While many of those who are, like ourselves, Texas natives would love to put Winter Storm Uri behind them (along with memories of blackouts,
busted pipes, and a lack of running water), for a few operators it was a boon. In fact, Comstock Resources (CRK/Not Covered) described it "like hitting the jackpot" as it allowed the company to capture natural gas realizations of between $10 to $179/mcf during the storm. Looking
at our coverage, Continental stands as a big winner with management using the windfall profits from the storm (and our estimated $6/mcf+ 1Q21natural gas price) to lower net debt by $600M in the first quarter while at the same time funding its $215M Powder River Basis acquisition.

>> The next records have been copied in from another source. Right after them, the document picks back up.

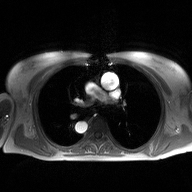
modality: 2D phase-contrast cine MRI of the ascending aorta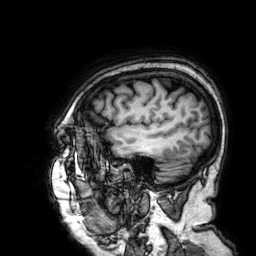
Q: What kind of scan is this?
A: 3 Tesla brain MRI.
Q: Series?
A: 3D T1-weighted.
Study: ring-enhancing brain masses.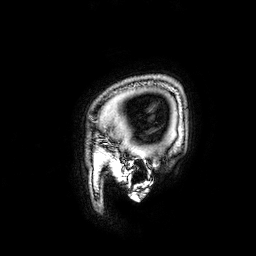
Summary: 3 Tesla brain MRI. Series: 3D T1-weighted. Study: ring-enhancing brain masses.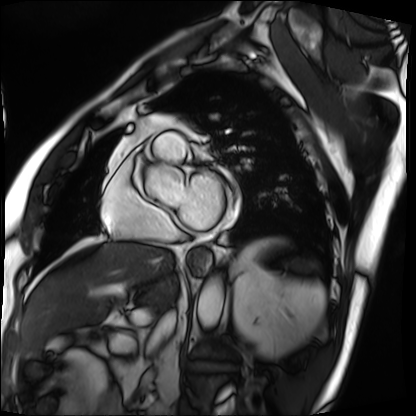
Cardiac MRI. Subject group: patient.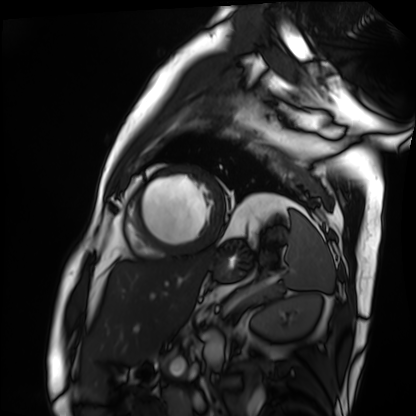
modality = cardiac MRI
subject group = patient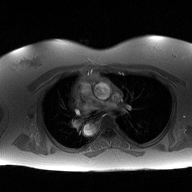
modality = 2D phase-contrast cine MRI of the ascending aorta.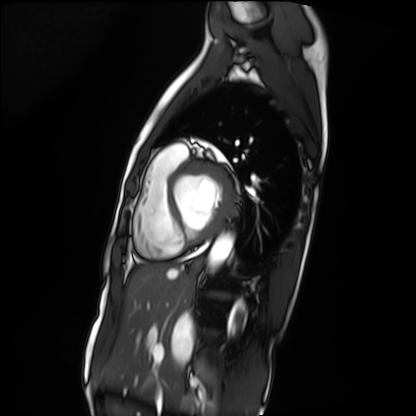
modality — cardiac MRI
subject group — patient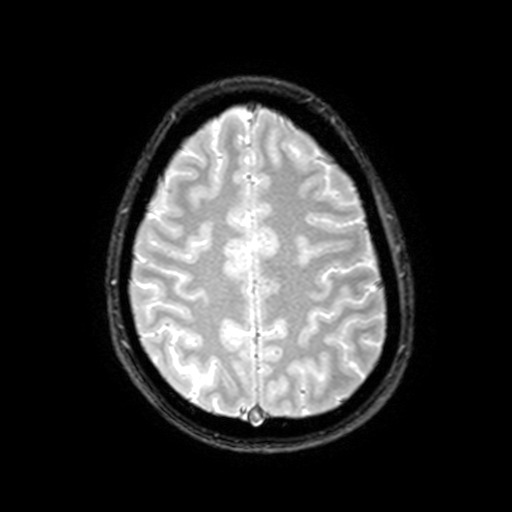
modality — 3 Tesla brain MRI; series — T2-weighted fast field echo with SENSE; study — ring-enhancing brain masses.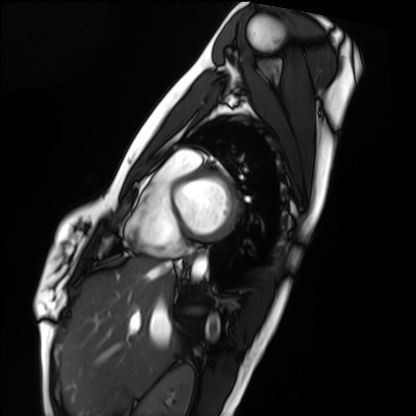
Cardiac MRI.
Subject group: healthy volunteer.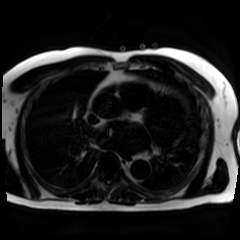
Summary: Chemical-shift-encoded cardiac MRI.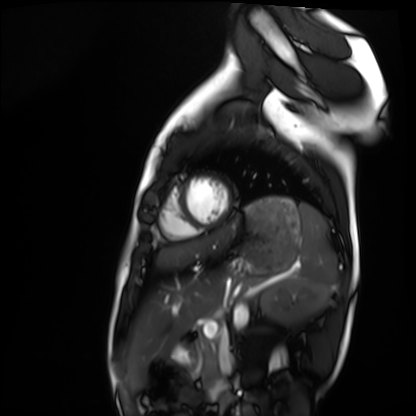
Cardiac MRI. Subject group: healthy volunteer.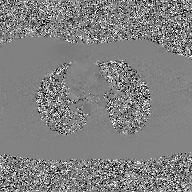
Summary: 2D phase-contrast cine MRI of the ascending aorta, GAN super-resolution reconstruction.

Among other beneficiaries, Marathon reported realized gas pricing of $6.30/Mcf while Apache saw U.S natural gas realizations soar above the $4/bbl mark.
Others experienced more muted impacts to realizations with Antero Resources (AR) guiding to a ~$0.35/mcf improvement in natural gas diffs due to volumes sold in the Midwest/Gulf Coast during the storm and Diamondback (FANG) seeing realized pricing a touch above $3/mcf. These much improved and, at times, exorbitant prices were the result of the sub-zero temperatures, snow, blackouts, road closures, and other technical issues knocking
out a substantial portion of production at the time of the greatest need for it (wind/solar power generation mostly offline).
Although the higher pricing of natural gas was an unabashed positive, it was, as we said, partially the result of lower output as well as increased
demand. Thankfully, we have not heard of any permanent damage caused by the storm and most of the production taken offline was brought
back in a matter of days or weeks, not months. For example, Matador's management said that at its height the storm knocked out ~30% of its
production, but due to efforts to rapidly bring production back online the impact to the quarter was a mild ~4% of volumes. Others in our coverage
who have quantified the impact on first-quarter production include the following: Devon (~8% of volumes), EOG (4% of volumes), Cimarex (up
to 7% of volumes) Conoco (50 Mboe/d or ~3% of volumes), Continental (~2% of production, 60% oil), Laredo (~5% of volumes), and Occidental
(25 Mboe/d or ~2%). As you can see, the storm's impact to production was pretty mild for our coverage with ~8% of volumes being the largest
estimate provided. This is obviously going to affect revenue (less oil to sell), but what may be less understood is the impact on margins as fixed
LOE costs are spread over a smaller base. In fact, RJe LOE in 1Q20 is ~5% above RJe LOE for the year as a whole due to the lower base as well as
some delayed workovers that were pushed into 1Q21 from 2020. As you can see, the negative impacts of the storm were mild and contained while
the positive of sky-high natural gas pricing created a windfall event for others.